Il a passé son enfance dans cette ville au 29 rue Ruinart de Brimont, dans le quartier bien fréquenté de la paroisse Saint-André. où il a étudié à l’école des Frères, rue Perdue dans le centre historique de Reims.

En 1872, Jean Goulin obtient un prix cantonal à un concours institué entre écoles primaires de la Marne.

En 1879, Jean-de-Dieu Henri Goulin habite au 29 rue Ruinart et est employé aux tissus à la maison Henry Mennesson (il a 25 ans).

Le 17 juin 1884 il a épousé à Reims, Félicie GRIFFON âgée de 24 ans originaire de Thillois, une petite commune proche de la capitale champenoise où ses parents étaient cultivateurs.

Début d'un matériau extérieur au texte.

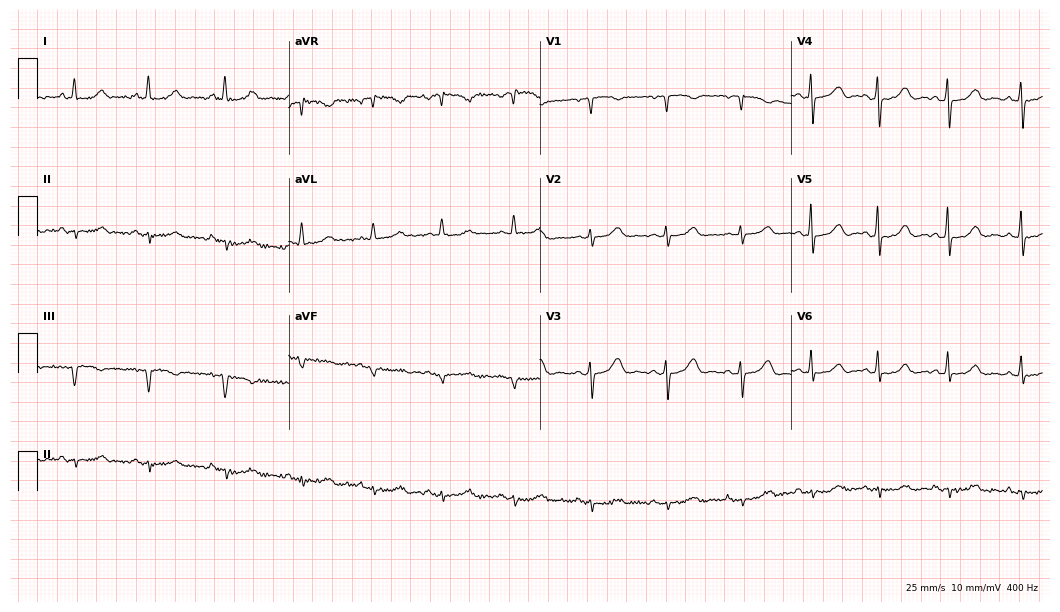
ECG (10.2-second recording at 400 Hz) — a woman, 53 years old. Screened for six findings — first-degree AV block, right bundle branch block (RBBB), left bundle branch block (LBBB), sinus bradycardia, atrial fibrillation (AF), sinus tachycardia — none is recorded. Other findings, if any, are not listed.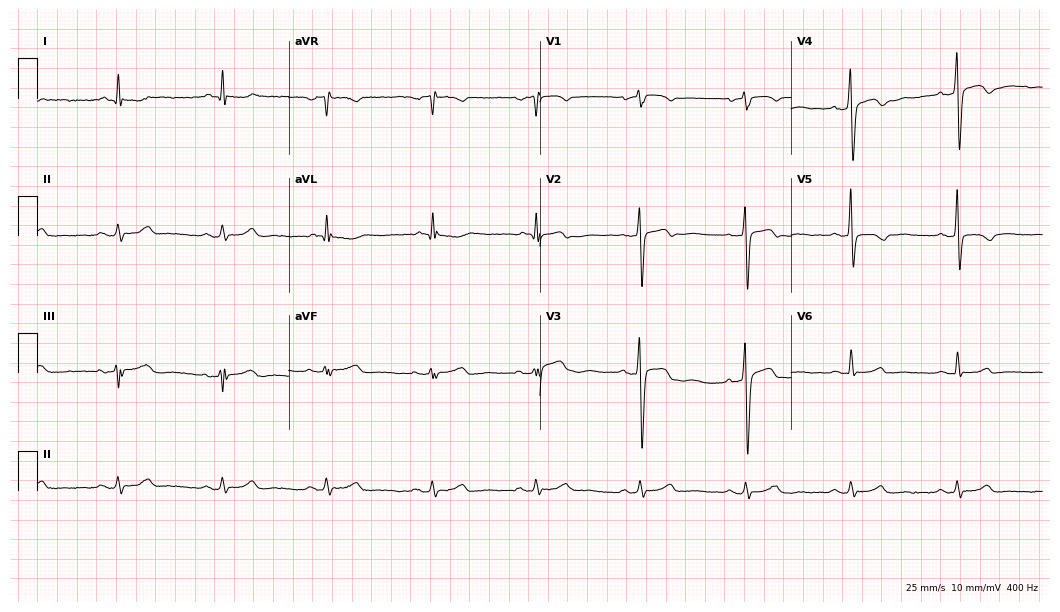
Resting 12-lead electrocardiogram. Patient: a 70-year-old man. None of these six findings is recorded: first-degree AV block, right bundle branch block, left bundle branch block, sinus bradycardia, atrial fibrillation, sinus tachycardia. Only these six findings were labelled.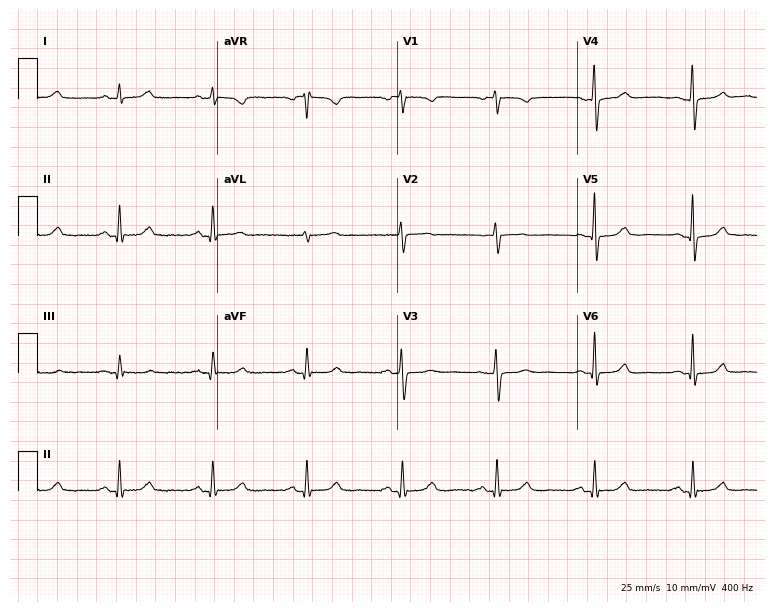
12-lead ECG (7.3-second recording at 400 Hz) from a 56-year-old female. Labelled as a normal ECG.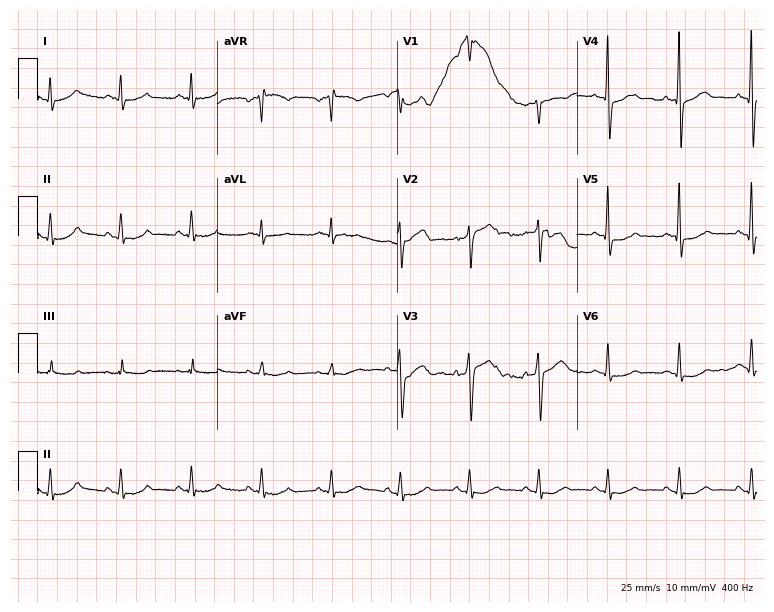
12-lead ECG (7.3-second recording at 400 Hz) from a 66-year-old male patient. Screened for six findings — first-degree AV block, right bundle branch block, left bundle branch block, sinus bradycardia, atrial fibrillation, sinus tachycardia — none is recorded. Findings outside these six are not listed.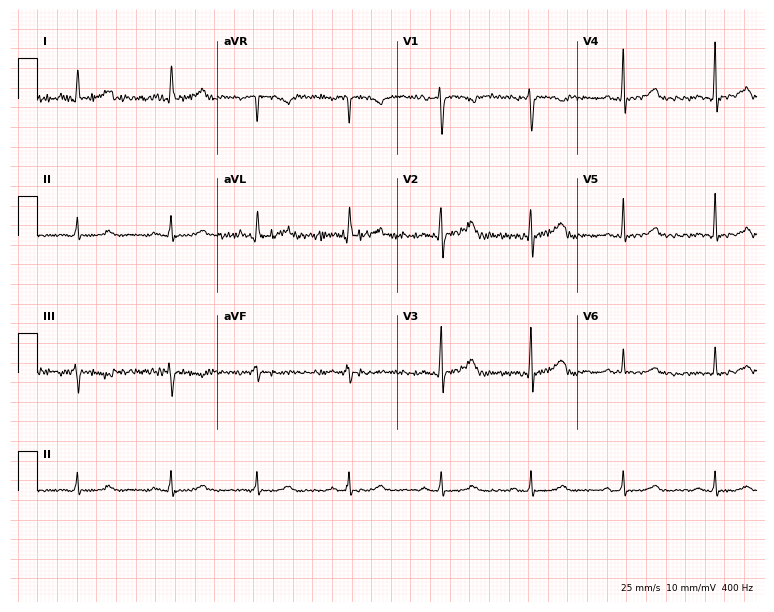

Après ce mariage il est allé s'installer au 21 rue de Bétheny dans la maison appartenant à la famille de sa femme dont la mère Félicité LOTH habitera avec eux jusqu'à sa mort en 1898.

Henri GOULIN et sa femme Félicité GRIFFON

De son mariage avec Félicie GRIFFON, Henri GOULIN a eu six enfants tous nés à Reims auprès desquels il exercera une très forte autorité :

- Henri Jean Rémi Alphonse dit Henri GOULIN né le 7 août 1885 qui a épousé Suzanne Clémence MARTELLET et est devenu directeur de Filatures à Fourmies dans le Nord.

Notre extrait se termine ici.